2. Mr. Dharap on behalf of the present applicant has contended, firstly, that no appeal to the District Court from the order of the Subordinate Judge lay, and, secondly, that it was not competent to the creditor opponent to present an insolvency petition against the judgment debtor. On the first point he has relied on Section 33 of the. Dekkhan Agriculturists' Relief Act, which says that no appeal shall lie from any order passed under Chap. IV except orders passed in exercise of the power conferred by Section 359 of the Code of Civil Procedure (corresponding to Section 69 of the Provincial Insolvency Act). The section undoubtedly says that no appeal from the order of the Subordinate Judge was competent to the District Court, but under Section 53 of the Dekkhan Agriculturists' Relief Act a revision lay to the District Judge on a question of legality or propriety of any order passed by a Subordinate Judge in any matter falling under Chapter IV of the Dekkhan Agriculturists' Relief Act. The question before the Assistant Judge was a question of jurisdiction of the trial Court and could very properly, therefore, form the subject-matter of revision. The order of the learned Assistant Judge may, therefore, be regarded as an order in revision and there was nothing irregular in his dealing with the question that was raised before him.
3. The second question is more important and difficult. Section 82(b) of the Provincial Insolvency Act makes it clear that the provisions of the Act will not apply, at least primarily or initially, to cases to which Chap. IV of the Dekkhan Agriculturists Relief Act is applicable, That Chapter is headed 'On Insolvency,' and is meant to apply to the cases of agriculturist debtors. Section 24 of the Dekkhan Agriculturists Relief Act is in these terms :
24. Every Subordinate Judge shall have the powers conferred by Sections 344 to 359 (both inclusive) of the Code of Civil Procedure, as modified by the provisions next hereinafter contained, for the! purpose of dealing with applications under the Code of Civil Procedure or under this Act to have agriculturists residing within the local limits of his ordinary jurisdiction declared insolvent and proceedings taken under orders passed under the second clause of Section 19 ; and, except as provided in Chapter VII of this Act, no such application or proceeding shall be dealt with by any other Court.

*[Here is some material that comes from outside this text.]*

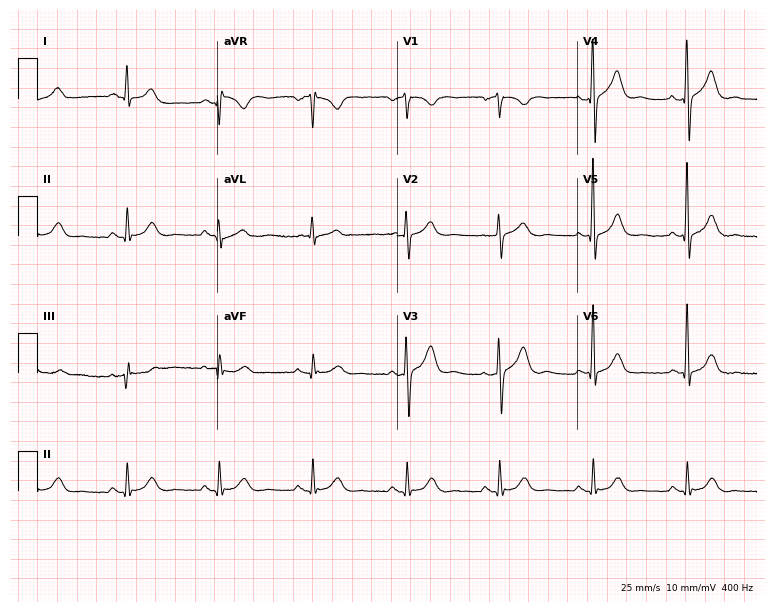
12-lead ECG from a man, 80 years old. Labelled as a normal ECG.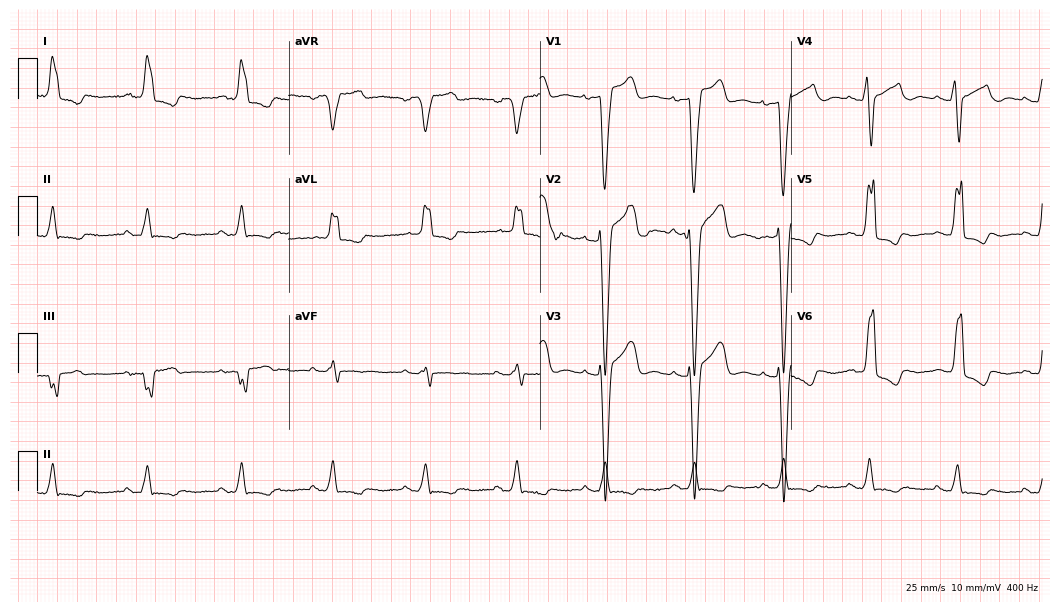
12-lead ECG from a 72-year-old female patient (10.2-second recording at 400 Hz). Shows left bundle branch block (LBBB).

So far as the powers of the Subordinate Judges, therefore, are concerned, what is intended by this section is that they are to be found in Sections 344 to 359 of the old Code of Civil Procedure of 1877 and the sections of the Dekkhan Agriculturists' Relief Act under Chapter IV read together. The section speaks of the powers of the Subordinate Judge conferred by Sections 344 to 359 of the Code of Civil Procedure as modified by the provisions contained in Chapter IV. It is to be noted here that in connection with the said powers applications both under the Code of Civil Procedure and under the Dekkhan Agriculturists' Relief Act to have agriculturists declared insolvent are mentioned. Section 25 deals with applications made by agriculturist debtors to be declared insolvent, the provisions therein being more liberal than those contained in the old Code of Civil Procedure of 1877 or 1882 in that an agriculturist whose debts amount to fifty rupees or upwards is allowed to apply to a Subordinate Judge for being declared insolvent, the limit stated in the Code being Rs. 300. The next Section 26 reads thus :
Notwithstanding anything contained in Section 351 of the Code of Civil Procedure, the Court shall declare an agriculturist an insolvent if it is satisfied that he is in insolvent circumstances, and that the application to have him declared an insolvent has been properly made under Section 344 of the said Code or Section 25 of this Act.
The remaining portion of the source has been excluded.